Du côté de Meta, l’utilisateur pourra s’inscrire à Facebook et Instagram par exemple de manière séparée. Une autre nouveauté majeure est attendue: la possibilité, pour les fans de WhatsApp, de communiquer avec d’autres messageries.
Les changements demandés aux autres géants seront a priori moins visibles pour les consommateurs. Microsoft devra aussi supprimer des liens directs entre son navigateur web Edge et son moteur de recherche Bing, Amazon devra offrir davantage d’informations aux annonceurs et vendeurs (et moins les marginaliser par rapport à ses propres offres) et il devra être possible de transférer certaines données de TikTok vers d’autres réseaux sociaux.
4 N’y a-t-il que du positif ?
A priori oui, davantage de concurrence sur des plateformes qui privilégient au maximum leurs propres services ne peut être que positif pour les consommateurs. Mais il y a des interrogations. Prenons un argument d’Apple: la société affirme que l’arrivée d’autres magasins d’applications est un risque, car la sécurité de ces apps sera moins contrôlée. C’est possible, mais pas certain. A vérifier ces prochains mois, lorsque des sociétés comme Mobivention ou Epic se seront lancées.
5 Comment réagissent les géants visés?
De deux manières. D’un côté, certains tentent de gagner un maximum de temps pour mettre en place le plus tard possible ces modifications. On ne connaît d’ailleurs pas encore les détails pour quelques services. En parallèle, l’éditeur de TikTok conteste toujours auprès de l’Union européenne qu’il est un «contrôleur d’accès».
D’un autre côté, la plupart de ces changements sont effectués à contrecoeur, et c’est un euphémisme. Prenons Apple: la société proposera aux développeurs d’applications soit de rester sur son App Store de manière exclusive (en payant une commission de 15 à 30% sur les achats et abonnements), soit d’aller sur des magasins alternatifs. Mais sur ceux-là aussi, il y aura une commission de 10 à 20%, plus une sorte de taxe de 50 centimes d’euro par an et par utilisateur pour les apps les plus populaires. Spotify parle carrément d’«extorsion».

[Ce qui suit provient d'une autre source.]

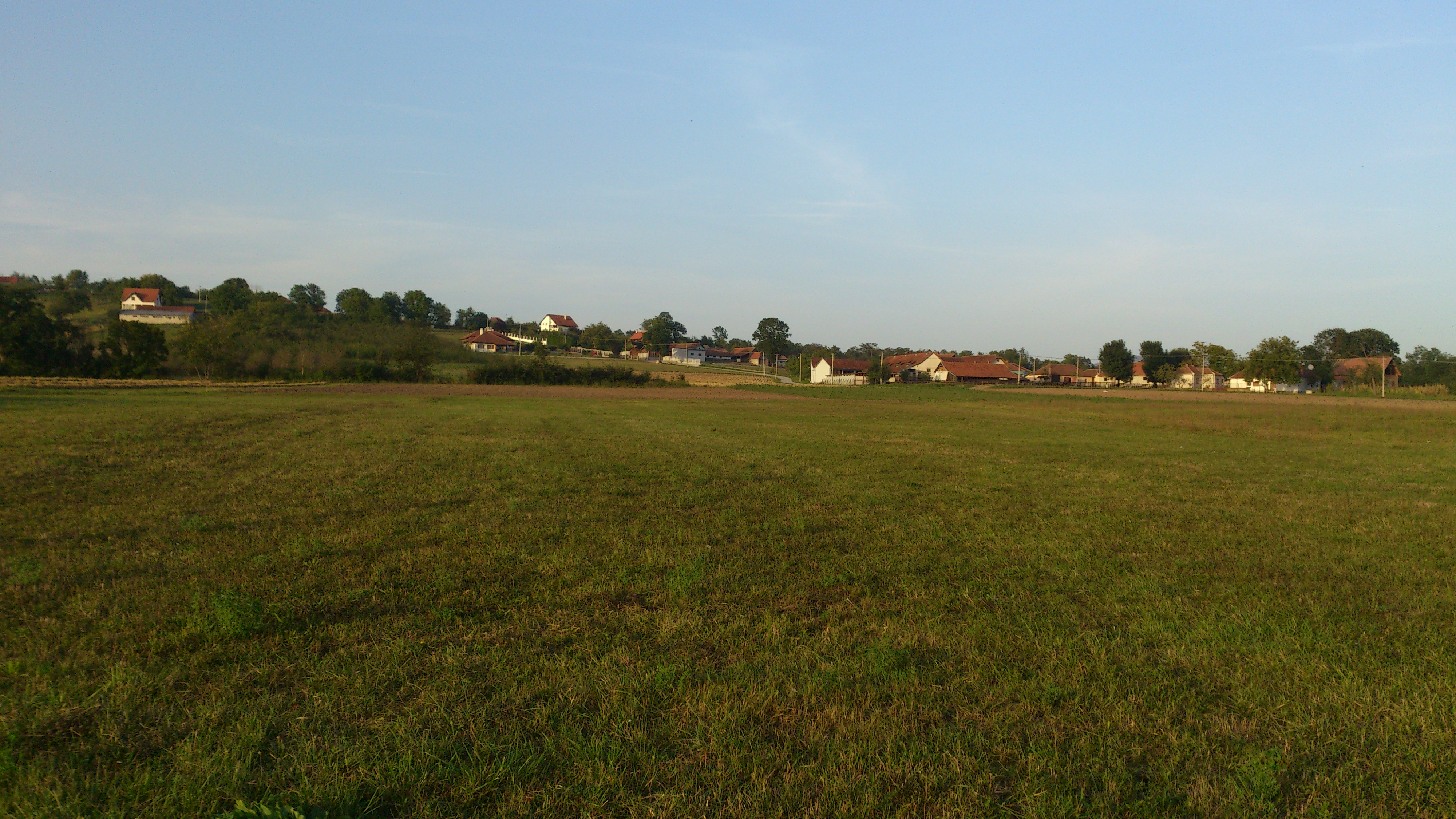 Поглед на њиве и куће у селу Ракова.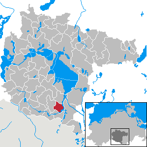 Priborn im Landkreis Müritz, Mecklenburg-Vorpommern

Des exemples de ce type, il y en a plusieurs. Les géants de la tech savent qu’il y a une marge d’interprétation importante dans le DMA et jouent dessus.
6 La Suisse est-elle concernée?
En général, tous les changements demandés aux géants de la tech par l’Union européenne sont répercutés par ces derniers en Suisse. Ce sera donc sans doute progressivement le cas. Pour l’heure, ces modifications sont très peu visibles. Au niveau législatif, la Suisse ne prévoit pas de créer une loi miroir au DMA. Le Parti socialiste avait demandé au Conseil fédéral de légiférer en ce sens, le gouvernement l’a récemment refusé.